Chemistry Innovation Center, Discovery Sciences, AstraZeneca R&D Mölndal, Sweden.
J Chem Inf Model. 2013 Jun 24;53(6):1324-36. doi: 10.1021/ci4001376. Epub 2013 Jun 12.
A novel methodology was developed to build Free-Wilson like local QSAR models by combining R-group signatures and the SVM algorithm. Unlike Free-Wilson analysis this method is able to make predictions for compounds with R-groups not present in a training set. Eleven public data sets were chosen as test cases for comparing the performance of our new method with several other traditional modeling strategies, including Free-Wilson analysis. Our results show that the R-group signature SVM models achieve better prediction accuracy compared with Free-Wilson analysis in general. Moreover, the predictions of R-group signature models are also comparable to the models using ECFP6 fingerprints and signatures for the whole compound. Most importantly, R-group contributions to the SVM model can be obtained by calculating the gradient for R-group signatures. For most of the studied data sets, a significant correlation with that of a corresponding Free-Wilson analysis is shown. These results suggest that the R-group contribution can be used to interpret bioactivity data and highlight that the R-group signature based SVM modeling method is as interpretable as Free-Wilson analysis. Hence the signature SVM model can be a useful modeling tool for any drug discovery project.

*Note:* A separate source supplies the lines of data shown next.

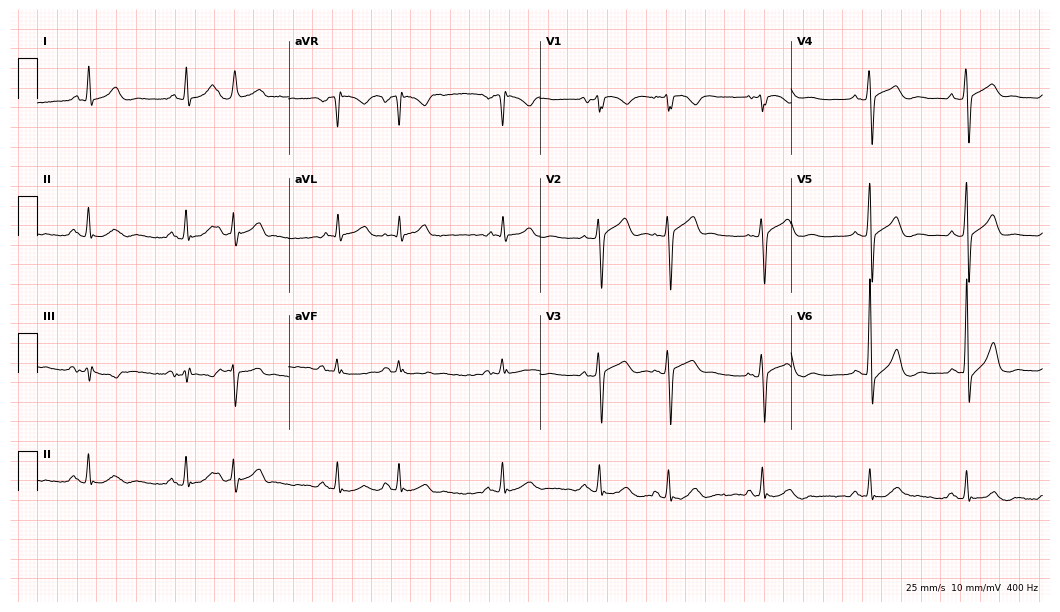
Standard 12-lead ECG recorded from a male, 82 years old. None of these six findings is recorded: first-degree AV block, right bundle branch block, left bundle branch block, sinus bradycardia, atrial fibrillation, sinus tachycardia.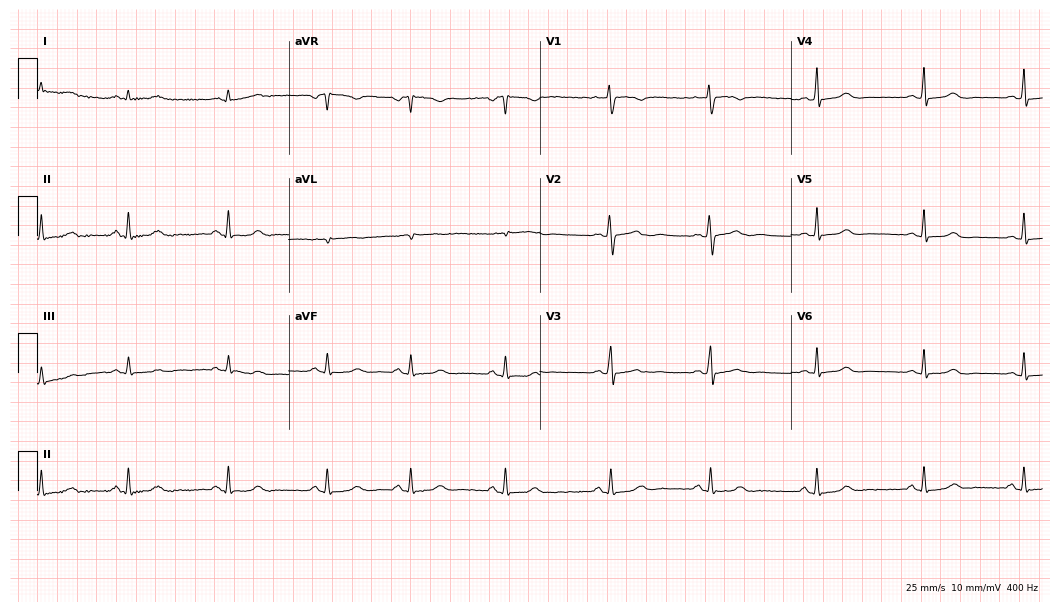
Electrocardiogram, a 23-year-old female patient. Overall reading on record: normal ECG.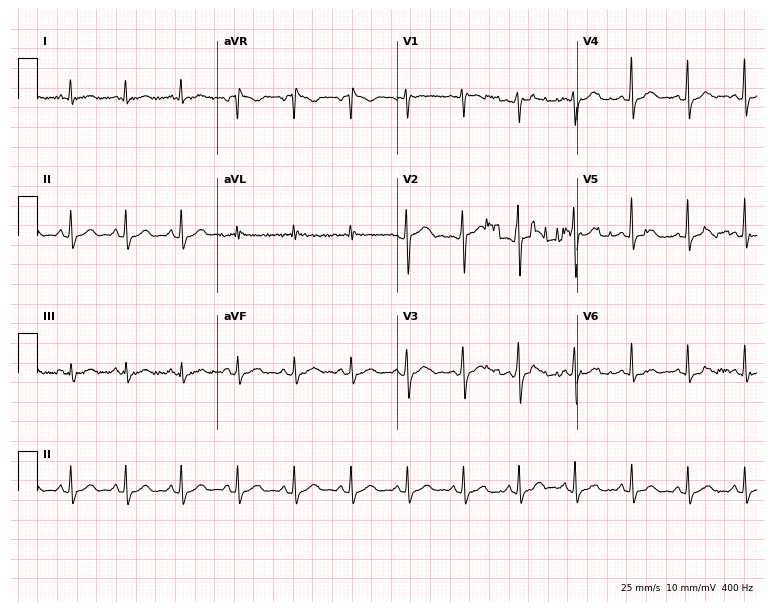
Resting 12-lead electrocardiogram. Patient: a woman, 39 years old. The tracing shows sinus tachycardia (a sinus rate of 100 beats per minute or more).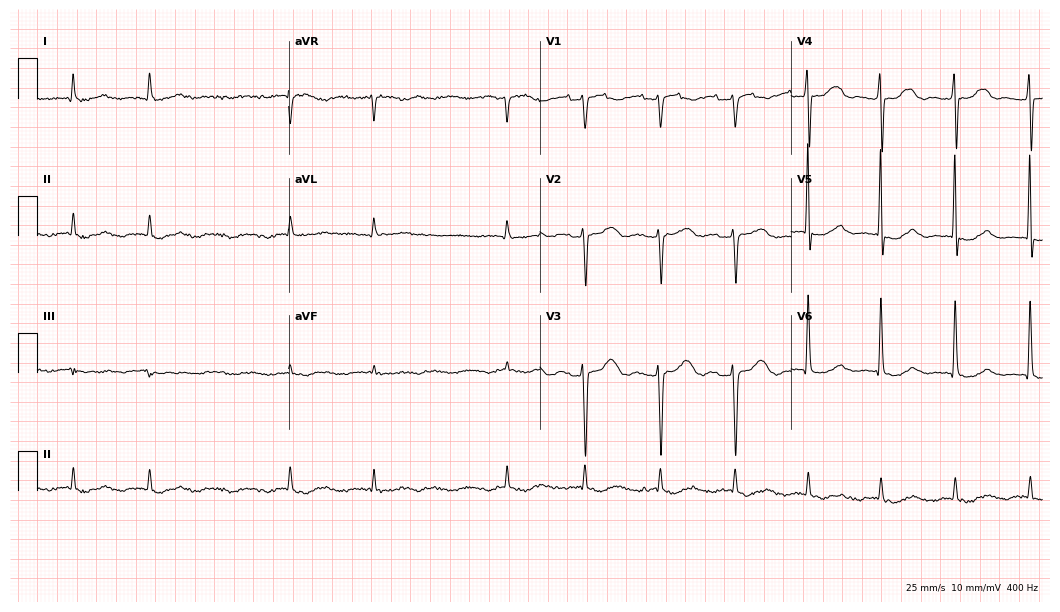
12-lead ECG from an 81-year-old man. Findings include atrial fibrillation.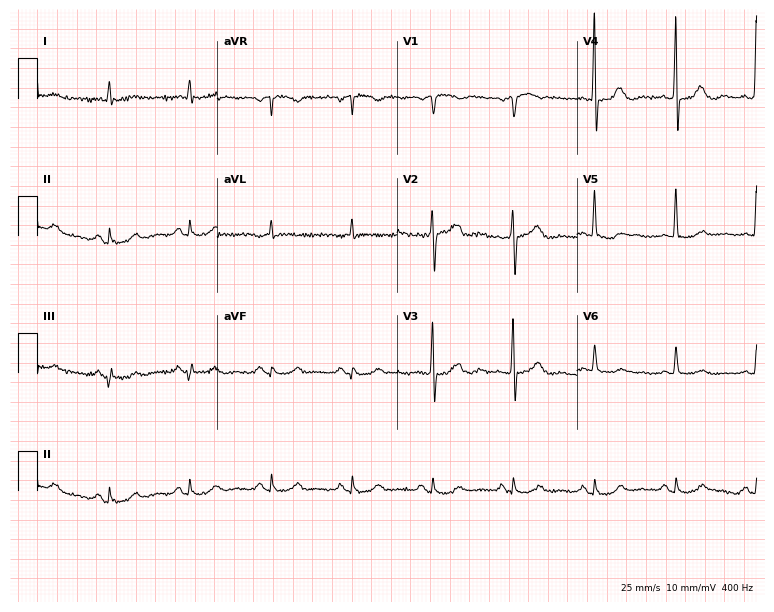
Standard 12-lead ECG recorded from a male, 61 years old. None of these six findings is recorded: first-degree AV block, right bundle branch block, left bundle branch block, sinus bradycardia, atrial fibrillation, sinus tachycardia.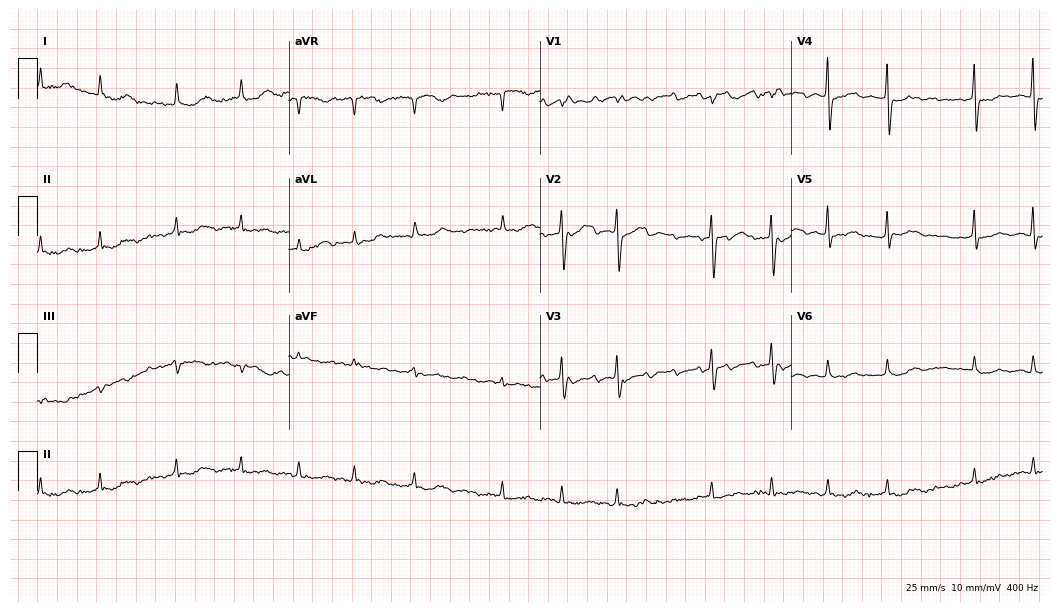
Electrocardiogram, a woman, 83 years old. Interpretation includes atrial fibrillation.

开发了一种新的方法学,通过组合 R 基团特征和 SVM 算法来构建类似于 Free-Wilson 的局部 QSAR 模型。与 Free-Wilson 分析不同,该方法能够对训练集中不存在 R 基团的化合物进行预测。选择了十一个公共数据集作为测试案例,以比较我们的新方法与其他几种传统建模策略(包括 Free-Wilson 分析)的性能。我们的结果表明,与 Free-Wilson 分析相比,R 基团特征 SVM 模型通常具有更好的预测准确性。此外,R 基团特征模型的预测结果也与使用 ECFP6 指纹和整个化合物特征的模型相当。最重要的是,可以通过计算 R 基团特征的梯度来获得 SVM 模型中 R 基团的贡献。对于大多数研究的数据集中,与相应的 Free-Wilson 分析结果之间存在显著相关性。这些结果表明,R 基团贡献可用于解释生物活性数据,并强调基于 R 基团特征的 SVM 建模方法与 Free-Wilson 分析一样具有可解释性。因此,特征 SVM 模型可以成为任何药物发现项目的有用建模工具。